The primary entity responsible for controlling the money supply and interest rates.
What is the Central Bank?
This tool involves the purchase and sale of government bonds and treasury bills
What are Open Market Operations?
The requirement for commercial banks to keep a portion of deposits in the Central Bank interest-free
What is the Mandatory Reserve?
A type of policy that focuses on keeping the money supply at a fixed level.
What is Tight Monetary Policy?
The final intended result of the credit policy transmission mechanism
What is GDP growth?
One of the four main goals of monetary policy aimed at maintaining the value of the currency
What is price level stability?
The degree of impact that changing the mandatory reserve ratio has on the economy.
What is "Strong"?
The formula rr = R/D represents this specific indicator
What is the Reserve factor (ratio of reserves to deposits)?
A policy type characterized by maintaining the interest rate at a certain level.
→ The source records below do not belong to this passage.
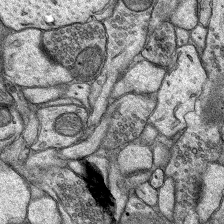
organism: Rat
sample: Hippocampus
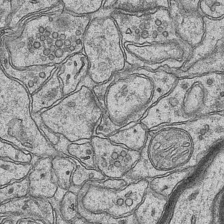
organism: Mouse
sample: CA1 Hippocampus
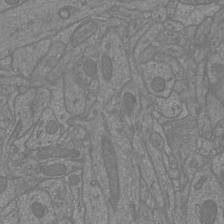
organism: Mouse
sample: Cortical neurons
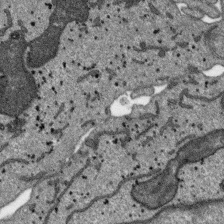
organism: Human
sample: Lung epithelial cells, uninfected (mock) control
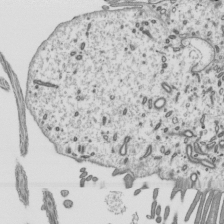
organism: Mouse
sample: Mouse epididymis efferent ductule cilia
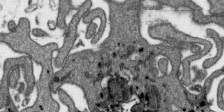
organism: Human
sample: Lung epithelial cells, uninfected (mock) control
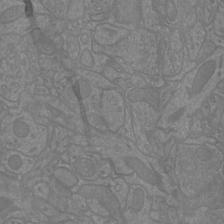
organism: Mouse
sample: Cortical neurons
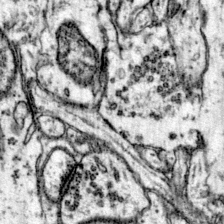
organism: Mouse
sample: Primary visual cortex
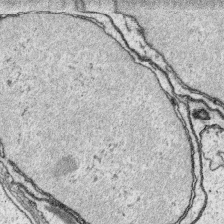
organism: Platynereis dumerilii
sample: Parapodia
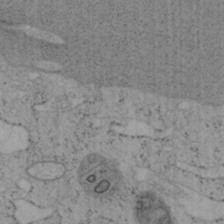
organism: Mouse
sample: OT-I killer T cells with ID8 ovarian cancer cells
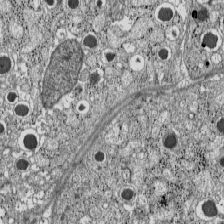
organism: C57BL Mouse
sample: Pancreatic islet
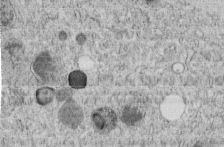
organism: C. elegans
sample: C. elegans embryo early stage
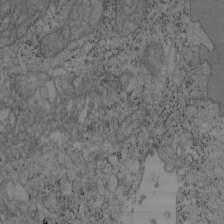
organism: Mouse
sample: OT-I killer T cells with ID8 ovarian cancer cells
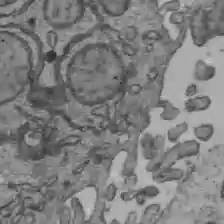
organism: C57BL Mouse
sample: Liver
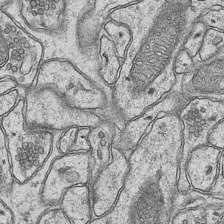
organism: Mouse
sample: CA1 Hippocampus
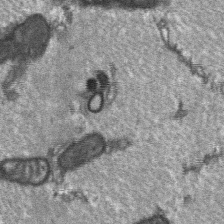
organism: C57BL Mouse
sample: Soleus
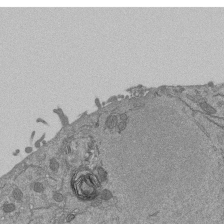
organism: Mouse
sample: ED-1 cell nuclei; centrioles
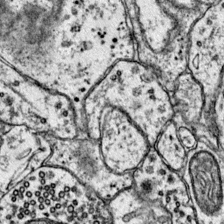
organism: Mouse
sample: Primary visual cortex
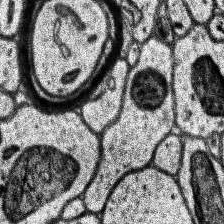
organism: Human
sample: Temporal Lobe
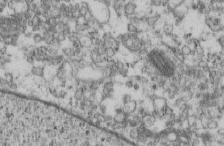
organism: Mouse
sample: Cilia; retinal pigment epithelium
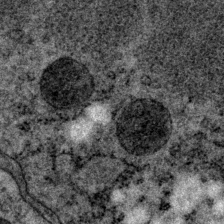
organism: P. pacificus
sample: Pharynx
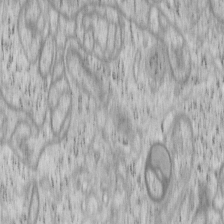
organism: Human
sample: HeLa cells
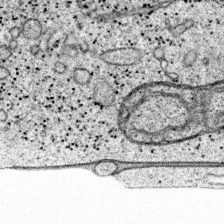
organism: Human
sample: HeLa cells
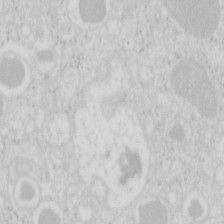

What is Soft Monetary Policy?
The market where changes in money supply directly impact interest rates.
What is the Money Market?
The specific market where the Central Bank controls the exchange rate of the national monetary unit
What is the foreign exchange market?
The interest rate at which the Central Bank provides loans to commercial banks
What is the Account Interest Rate?
If the reserve ratio (rr) increases, this happens to the money multiplier (m)
What is "It decreases"?
The general direction of policy intended to stimulate economic activity.
What is Encouraging (Expansionary) policy?
The market where interest rate changes lead to shifts in total costs and demand.
What is the Commodity Market?
The Central Bank's goal regarding the balance of payments in an economy
What is providing a balance of payments?
These specific short-term assets are traded during open market operations.
What are government treasury bills (or short-term obligations)?
The formula cr = C/D defines this ratio.
What is the Deposition Coefficient (cash to deposits ratio)?
The policy direction intended to cool down the economy.
What is Reducing (Contractionary) policy?
According to the Ad formula, these four components make up aggregate demand.
What are Consumption (C), Investment (I), Government Spending (G), and Net Exports (Xn)?
The target resource status that monetary policy aims to provide for stable growth.
What is full employment of resources?
The degree of impact associated with open market operations according to the provided impact scale.
What is "Average (Moderate)"?
This is calculated by subtracting required reserves from total reserves.
What are Excess Reserves (R_{ort})?
In a "Soft" monetary policy graph, this variable (M) increases to keep the interest rate (R) stable
What is the Money Supply?
The specific variable that changes in the commodity market as a result of interest rate changes.
What are Total Costs (or Investment/\Delta I)?